The way the Kennedys played the Cuban missile crisis in public is deeply revealing of the power of Munich analogy—and later, the Vietnam analogy. After the crisis subsided in the fall of 1962, Kennedy arranged to have leaked to two friendly newsmen, Charles Bartlett and Stewart Alsop, the "inside story" of the crisis. The White House version, quite unfairly, made a villain of U.N. Ambassador Adlai Stevenson, for allegedly counseling appeasement toward the Soviets. No mention was made of RFK's secret dealings with the Russian ambassador to remove the U.S. missiles from Turkey. In the cold-war atmosphere of the early '60s, that might have been seen as soft or weak. Bobby Kennedy, however, later wrote his own memoir of the crisis, "Thirteen Days," published posthumously in 1969, in which he broadly hinted at the secret deal. RFK had written the book with the 1968 campaign in mind. By then, RFK was no hawk. He wanted a negotiated peace in Vietnam, and thus he wanted the world to know he had negotiated a truce with the Soviets during the missile crisis.

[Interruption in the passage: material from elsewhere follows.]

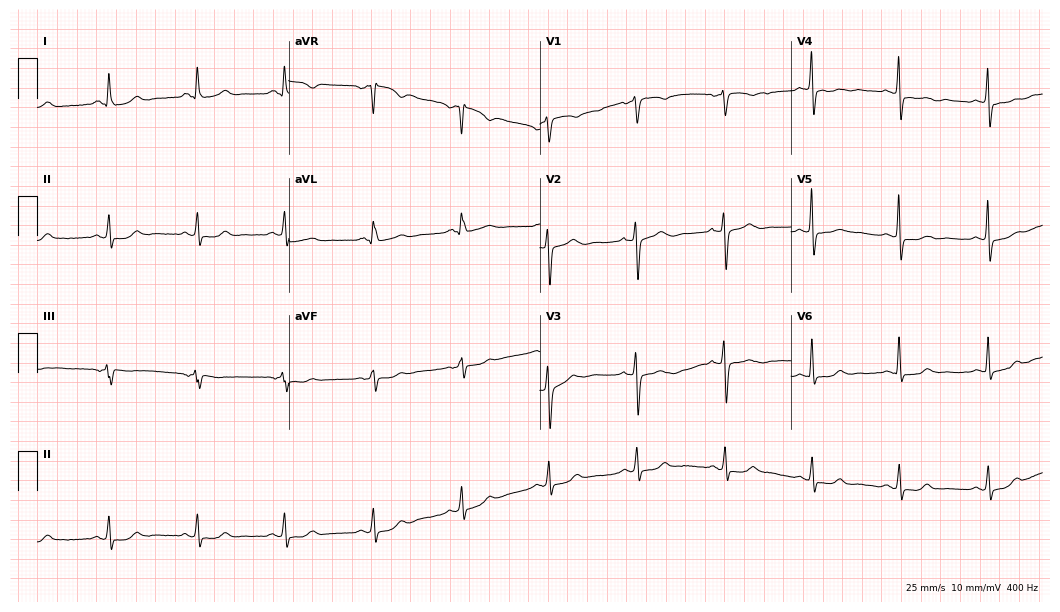
Standard 12-lead ECG recorded from a woman, 53 years old (10.2-second recording at 400 Hz). Read as a normal ECG.

History is sometimes written by the people who made it. But even politicians sometimes have their regrets when they paint with too broad a stroke. It is noteworthy that last week, President Bush, in an interview with The Times of London, expressed regret about using phrases like "bring them on" and "dead or alive" to describe Iraqi insurgents or Qaeda terrorists. He feared that America had been misunderstood and said, "I think that in retrospect I could have used a different tone, a different rhetoric."

There is a risk that, as Election Day 2008 approaches, voters will be fooled or swept away by the clichés about Munich and Vietnam. In the reality of power, presidents generally realize that the choice between negotiation and force is rarely clear-cut or either-or. It can be hard to tell what either McCain or Obama would do if they were actually to take on the burdens and responsibilities of the presidency. But most voters know what, more than any other quality—more than tough talk or promises of conciliation—they are looking for in a president: good judgment.